Three operations are buffered independently:
- Activity task heartbeats: Heartbeats from long-running activity tasks.
- External events: Messages sent to workflow runs from outside the engine.
- Task events: Results of workflow and activity task execution.
Tip
Flush intervals and batch sizes of buffers are configurable:
dt.dex-engine.activity-task-heartbeat-buffer.flush-interval-msdt.dex-engine.activity-task-heartbeat-buffer.max-batch-sizedt.dex-engine.external-event-buffer.flush-interval-msdt.dex-engine.external-event-buffer.max-batch-sizedt.dex-engine.task-event-buffer.flush-interval-msdt.dex-engine.task-event-buffer.max-batch-size
Users who care more about latency are free to decrease intervals, at the cost of higher database utilization.
Retry and Failure Handling¶
As noted in Activity, activities are automatically retried on failure. The retry behavior is controlled by a configurable policy:
| Parameter | Description |
|---|---|
| Initial Delay | Delay before first retry |
| Delay Multiplier | Exponential backoff factor |
| Randomization Factor | Jitter to prevent thundering herd |
| Max Delay | Upper bound on retry delay |
| Max Attempts | Maximum number of attempts |
Retries are scheduled by updating the task's visible_from timestamp,
making it invisible to workers until the retry delay has elapsed.
Failures are classified as either terminal or retryable:
- Terminal failures stop retries immediately.
- Retryable failures trigger the retry mechanism.

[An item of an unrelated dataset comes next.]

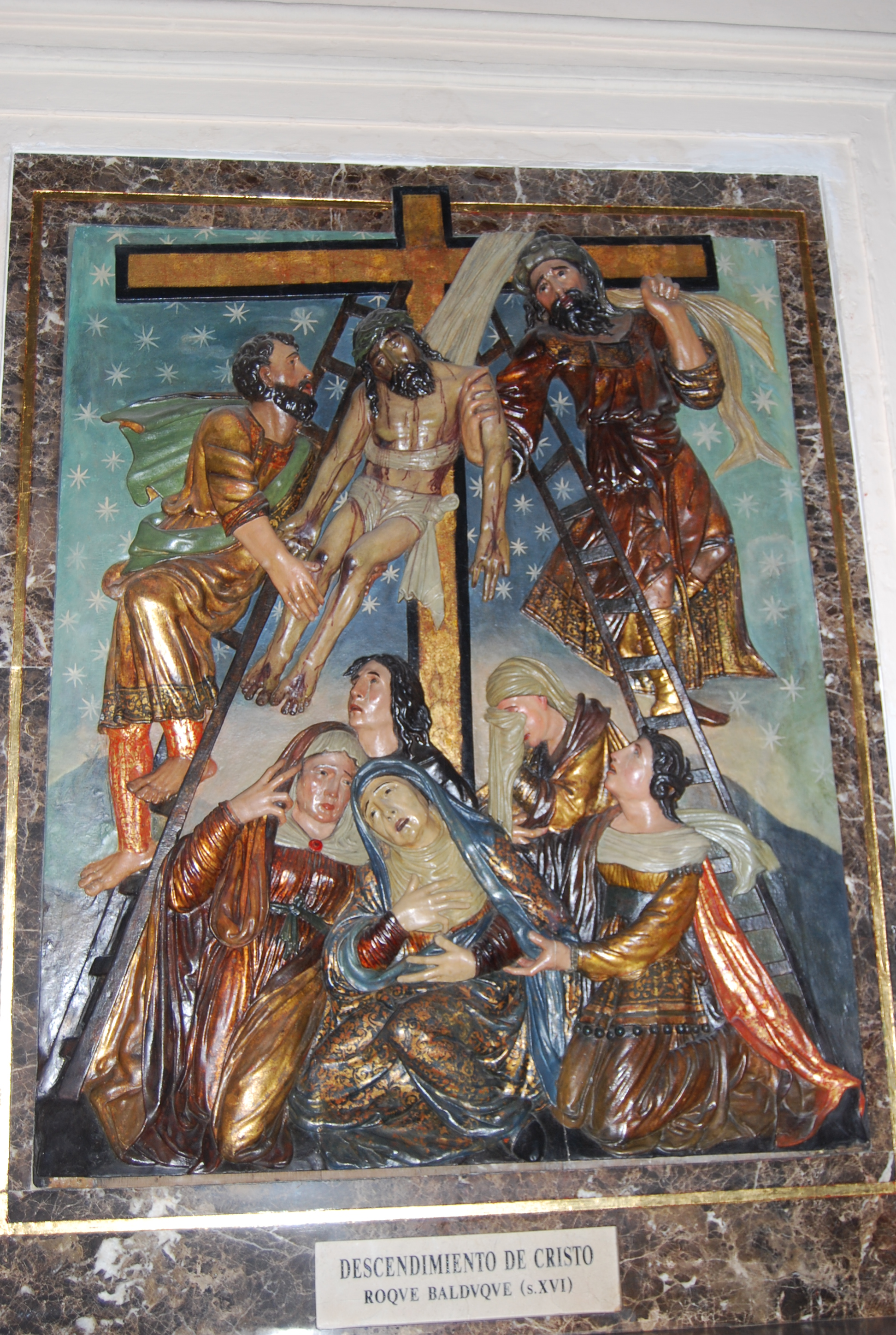 Resto del retablo.Descendimiento de la cruz.SXVI.Iglesia S. Juan Bautista.Chiclana.Cádiz.España. Pala de altare.

Noteworthy design decisions¶
Embedded¶
Not requiring an external service simplifies operations due to fewer moving parts. Testing and debugging becomes easier for the same reason.
Embedding the engine in the application further avoids network and serialization overhead during task distribution, since workers can poll the database directly.
PostgreSQL Only¶
Following the direction of the main Dependency-Track application, dex only supports PostgreSQL. This allows for more optimization techniques, easier testing / debugging, and less operational overhead for users.
No LISTEN / NOTIFY¶
Many queueing systems based on PostgreSQL utilize the LISTEN / NOTIFY
feature to reduce latencies, e.g. by emitting a notification whenever a new task has been scheduled for execution.
This was explored for dex as well, but ultimately discarded, because:
LISTENrequires a persistent, direct connection to the database, which does not play well with connection poolers.-
When a NOTIFY query is issued during a transaction, it acquires a global lock on the entire database [...] during the commit phase of the transaction, effectively serializing all commits. (Source)
Instead, dex entirely relies on polling.
Protobuf Serialization¶
Workflow events, as well as workflow and activity arguments and results, leverage Protobuf for serialization. Protobuf is fast and efficient, and serialized messages are smaller than their JSON counterparts.
The tooling around Protobuf is excellent. With buf, we have linting and breaking
change detection covered.
This decision comes with the drawback of events and payloads not being human-readable when manually inspecting database tables.